Médecin, vraiment? Comme Natacha Yurasova qui, revenue en 1983 dans sa ville natale de Petropavlovsk avec son diplôme d’anesthésiste en poche, n’a pas touché de salaire depuis neuf mois et travaille pratiquement comme bénévole dans un hôpital délabré et dépourvu de tout? Qu’est-ce qui la retient encore à son poste? “Ya n’é znayou. Où pourrais-je bien aller? Nous n’avons pas de cliniques privées. Et nous avons le devoir de prendre soin de nos patients, même si c’est parfois très dur de tenir.”

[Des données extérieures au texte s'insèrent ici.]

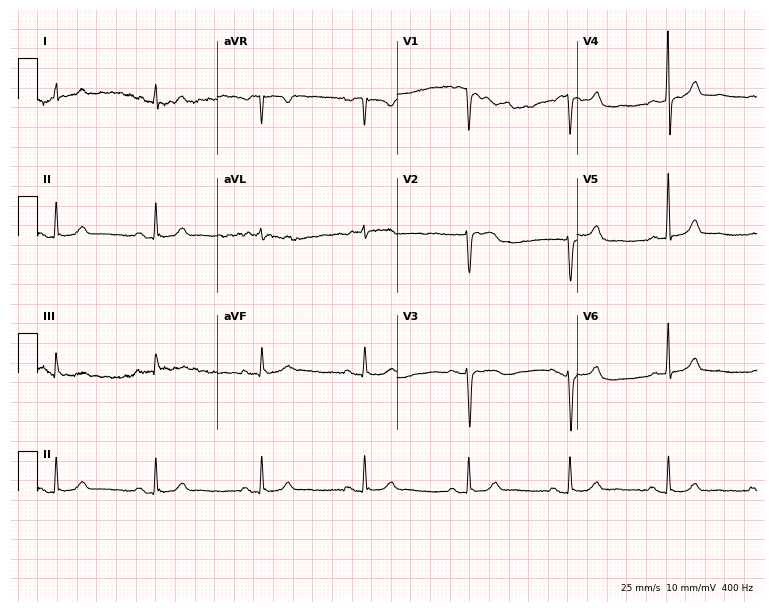
12-lead ECG (7.3-second recording at 400 Hz) from a 53-year-old woman. Screened for six findings — first-degree AV block, right bundle branch block, left bundle branch block, sinus bradycardia, atrial fibrillation, sinus tachycardia — none is recorded. Only these six findings were labelled.
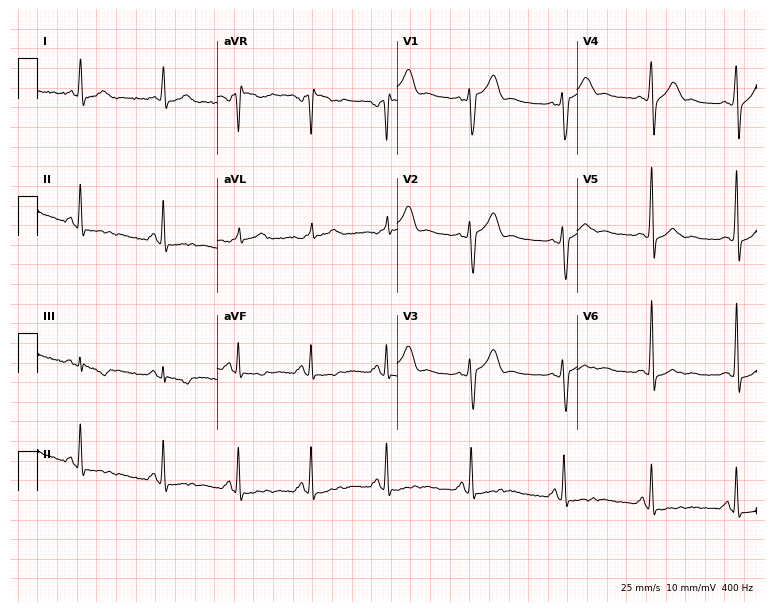
ECG — a 31-year-old male patient. Screened for six findings — first-degree AV block, right bundle branch block, left bundle branch block, sinus bradycardia, atrial fibrillation, sinus tachycardia — none is recorded. Other findings, if any, are not listed.
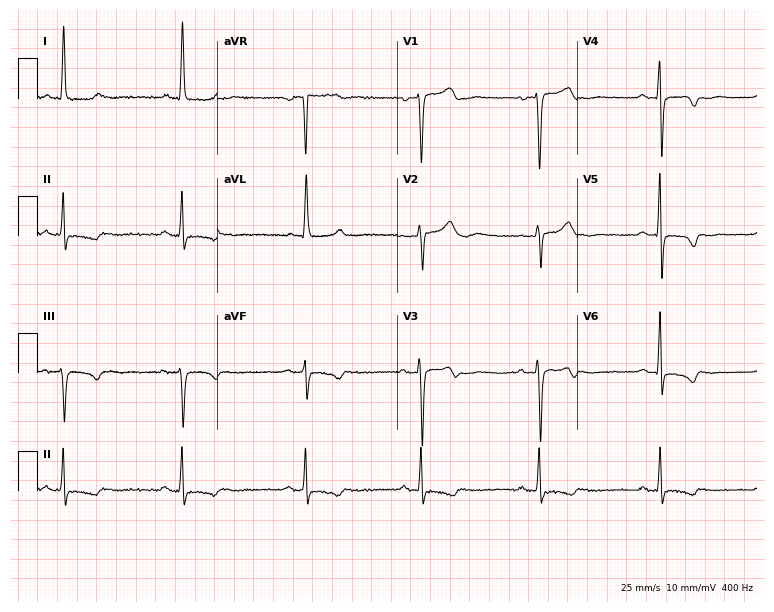
12-lead ECG from a 72-year-old female patient (7.3-second recording at 400 Hz). No first-degree AV block, right bundle branch block (RBBB), left bundle branch block (LBBB), sinus bradycardia, atrial fibrillation (AF) or sinus tachycardia recorded for this tracing. Only these six findings were labelled.
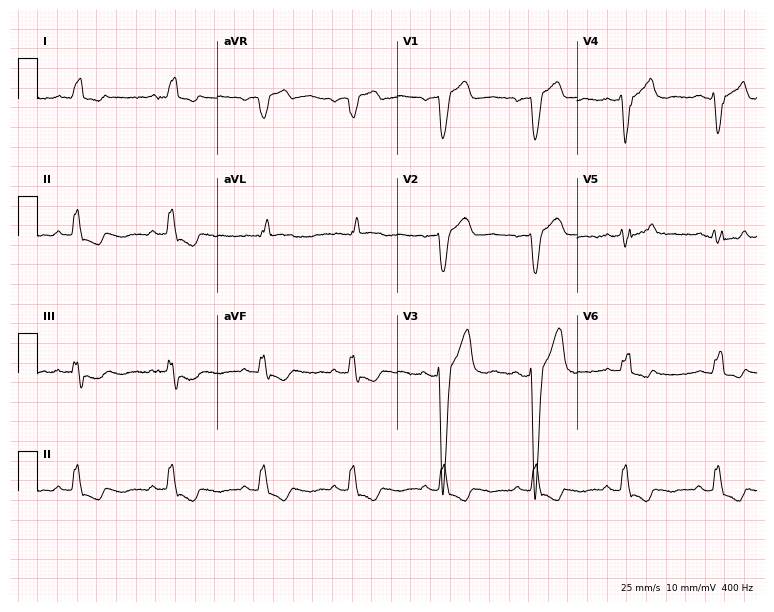
Standard 12-lead ECG recorded from a male patient, 58 years old. None of these six findings is recorded: first-degree AV block, right bundle branch block, left bundle branch block, sinus bradycardia, atrial fibrillation, sinus tachycardia. Only these six findings were labelled.

De fait, la situation est effroyable. La mortalité infantile est en hausse, la natalité en chute libre. La mortalité maternelle, proche de zéro en Europe occidentale, est ici supérieure à 70 pour 100 000 et les cas d’anémie parmi les femmes enceintes ont plus que doublé en six ans. Les brûlures, les empoisonnements, les noyades et accidents en tous genres et, plus inquiétant encore, les suicides se multiplient, signe d’une profonde crise de société, en particulier chez les jeunes. L’incidence de la tuberculose et des maladies sexuellement transmissibles a triplé, le VIH/sida et la toxicomanie prolifèrent.

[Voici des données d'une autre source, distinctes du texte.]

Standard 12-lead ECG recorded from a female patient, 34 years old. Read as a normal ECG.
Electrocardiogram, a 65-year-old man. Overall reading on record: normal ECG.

Tout aurait pu être différent. Le Kamtchatka, comme l’Alaska, aurait pu être rattaché au bloc occidental au siècle dernier. En 1920 encore, il s’en fallut de très peu que l’URSS n’accordât à un citoyen Américain une concession de 60 ans sur la presqu’île. Quoi qu’il en soit, la région se tourne désormais vers les Etats-Unis à l’ouest, et vers le Japon et la Corée au sud. Il faut dire que la “métropole” est bien loin et que le fossé avec Moscou ne cesse de s’élargir. Les autorités misent sur le tourisme d’aventure — ski ex-trême, chasse, pêche, trekking — et sur les riches gisements d’or, de platine et de gaz naturel que recèle le permafrost de la péninsule.

Pour beaucoup, cependant, l’espoir à court terme réside essentiellement dans les colis alimentaires, les médicaments, les vêtements et les chaussures offerts par la Croix-Rouge. Demandez aux gens ce qu’ils attendent de l’avenir, du développement, de la transition, vous obtiendrez une réponse aussi prévisible que laconique: “Ya n’é znayou.”

Joe Lowry
Délégué à l’information de la Fédération basé à Moscou.